The Iranian nuclear problem will not wait
James Forsyth 6:56pm
Coalition negotiations are ongoing in Israel and so you’d expect them to be the main story for the media there. But every time I go to Haaretz’s site or that of the Jerusalem Post, the top story is about Iran and its nuclear programme. Israel is acutely aware of the threat it faces.
The more time passes without the United Nations or an ad-hoc alliance taking serious action to try and deter Iran from going nuclear, the more Israel will feel that it will have to deal with this threat itself. That feeling must only have increased with Obama’s failure to mention Iran in his speech last night and the delay in rolling out the new administration’s Iran policy.
Dennis Ross was only formally announced as a special adviser to Hillary Clinton on ‘the Gulf and southwest Asia’ this week and with him working out of the State Department it is still unclear who is actually coordinating Iran policy or, indeed, what that policy is.
The Obama administration rightly wants to see if direct diplomacy can persuade Iran to give up its nuclear programme. I suspect that these talks will fail — if you were an Iranian policymaker what, short of a blockade or the threat of force, would make you abandon a programme that would shift the regional balance of power so dramatically in you favour? — but they should take place as force should only be used when all other options have been exhausted. But the diplomatic process must start now otherwise it will be too late. The Iranian nuclear problem will not wait until the West has dealt with its economic problems.



Previous






hass
February 25th, 2009 7:26pm Report this commentThe only "problem" with Iran's nuclear program is that Israel is opposed to it. That's all. Otherwise it is perfectly legal and much more transparent than Argentina and Brazil's nuclear programs.
John
February 25th, 2009 7:50pm Report this commentIs this the same program that is 10 years away from making a bomb or a different one?
Andre
February 25th, 2009 8:18pm Report this commentHass
The problem with Iran's nuclear programme is that its avowed aim is to wipe out Israel. Britain and USA are on that list, depend upon it.
John
Iran is one year away from having a bomb.
Mitch
February 25th, 2009 8:35pm Report this commentI would imagine that Iran is closer to getting a bomb than even they think and this one will work.
If you know what I mean.
Muller
February 25th, 2009 8:51pm Report this commentThe only problem with Iran nuclear program is it will give a fanatical theocratic regime determined nuclear weapons with which to spread their so-called "islamic revolution"
Jenny
February 25th, 2009 9:31pm Report this commentJohn, this Iranian thinks it's pretty urgent: "The Islamic Republic also has started a nuclear program, not for peaceful purposes, as they claim, but only to prolong their unwanted existence long enough to get their hands on the bomb so that they can feel invincible and continue their control over the armless Iranian people and ultimately export their version of Shi'a Islam and terrorism around the globe."

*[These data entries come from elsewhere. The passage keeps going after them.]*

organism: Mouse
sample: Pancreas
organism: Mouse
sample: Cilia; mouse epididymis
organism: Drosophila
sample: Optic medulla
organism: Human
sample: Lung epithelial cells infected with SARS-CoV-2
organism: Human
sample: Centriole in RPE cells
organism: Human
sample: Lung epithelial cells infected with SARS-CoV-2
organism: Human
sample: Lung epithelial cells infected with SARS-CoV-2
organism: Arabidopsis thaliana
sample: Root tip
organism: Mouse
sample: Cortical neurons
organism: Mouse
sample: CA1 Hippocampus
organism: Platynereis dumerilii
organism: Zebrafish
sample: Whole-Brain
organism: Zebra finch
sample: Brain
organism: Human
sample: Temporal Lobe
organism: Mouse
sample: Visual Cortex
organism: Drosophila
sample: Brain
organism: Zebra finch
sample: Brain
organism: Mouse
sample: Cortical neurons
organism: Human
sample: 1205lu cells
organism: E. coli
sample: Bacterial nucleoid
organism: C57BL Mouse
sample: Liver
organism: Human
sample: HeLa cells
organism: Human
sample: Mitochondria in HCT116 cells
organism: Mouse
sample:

http://www.americanthinker.com/2009/02/chaos_crisis_and_terror_serves.html
hass
February 25th, 2009 10:24pm Report this commentAndre , as much as Israel likes to monopilize the victim status, the fact remains that Iran's nuclear progrm dates from the Shah's time, and can't be used to "wipe out" anyone. Meanwhile the people who ARE being wiped out are the Palestinians, at the hands of the same Israelis who proclaim so loudly that they're the victims.
Hass
February 25th, 2009 10:25pm Report this commentIran has been "just 2 years" away from making the bomb for the last 24 years, if you believe the constant hyped coverage.
Herbert Thornton
February 25th, 2009 10:35pm Report this commentThe Iranian clerics, Al Qaeda and other Islamic extremists all - and not without justification - see western countries as increasingly divided and morally weak and vacillating. They also note with especial satisfaction that anti-semitism is being whipped up to such a degree in the west that a great many westerners are is beginning to regard Israel as expendable.

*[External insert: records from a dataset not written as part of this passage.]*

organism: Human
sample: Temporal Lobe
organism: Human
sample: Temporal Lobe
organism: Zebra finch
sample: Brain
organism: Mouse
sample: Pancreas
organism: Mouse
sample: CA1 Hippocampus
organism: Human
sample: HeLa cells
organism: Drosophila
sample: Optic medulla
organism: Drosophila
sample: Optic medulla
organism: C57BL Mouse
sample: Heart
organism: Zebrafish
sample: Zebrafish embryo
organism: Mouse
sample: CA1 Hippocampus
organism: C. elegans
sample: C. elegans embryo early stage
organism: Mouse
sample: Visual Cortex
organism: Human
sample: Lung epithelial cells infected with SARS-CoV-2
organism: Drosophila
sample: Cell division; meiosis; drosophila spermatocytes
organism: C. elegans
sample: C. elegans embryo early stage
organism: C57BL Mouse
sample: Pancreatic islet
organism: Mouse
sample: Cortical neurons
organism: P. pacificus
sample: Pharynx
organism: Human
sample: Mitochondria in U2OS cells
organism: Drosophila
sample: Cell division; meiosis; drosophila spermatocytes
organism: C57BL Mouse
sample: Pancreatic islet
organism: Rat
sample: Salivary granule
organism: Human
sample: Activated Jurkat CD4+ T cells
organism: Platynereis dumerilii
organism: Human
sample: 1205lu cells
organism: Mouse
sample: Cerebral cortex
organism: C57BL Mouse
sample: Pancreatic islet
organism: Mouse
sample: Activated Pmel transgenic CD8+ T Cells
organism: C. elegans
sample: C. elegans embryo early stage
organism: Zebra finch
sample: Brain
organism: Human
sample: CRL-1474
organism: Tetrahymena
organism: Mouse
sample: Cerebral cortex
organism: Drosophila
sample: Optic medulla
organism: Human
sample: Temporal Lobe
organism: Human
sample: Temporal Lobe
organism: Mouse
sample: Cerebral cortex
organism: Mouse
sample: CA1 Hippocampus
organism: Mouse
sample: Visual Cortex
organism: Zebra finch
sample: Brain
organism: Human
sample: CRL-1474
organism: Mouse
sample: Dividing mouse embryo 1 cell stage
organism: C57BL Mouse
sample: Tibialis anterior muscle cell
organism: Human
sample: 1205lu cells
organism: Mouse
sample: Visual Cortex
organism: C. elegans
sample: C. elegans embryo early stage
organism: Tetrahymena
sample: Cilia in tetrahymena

Is it any wonder that Islamists are now coming to believe that the complete destruction of Israel is within their reach?
G Lauti
February 25th, 2009 10:39pm Report this commentThe time for talking is over, ultimadum time, quit making nuclear material or we carpet bomb evry nuclear site till it resembles the moon. Quite simple really!
Walsingham's Ghost
February 25th, 2009 11:06pm Report this commentAt the risk of being pelted with rotten fruit by other Coffee House readers, is it not conceivable that this programme is indeed viewed by the Iranian Administration as a replacement for its (distinctly finite) oil supplies?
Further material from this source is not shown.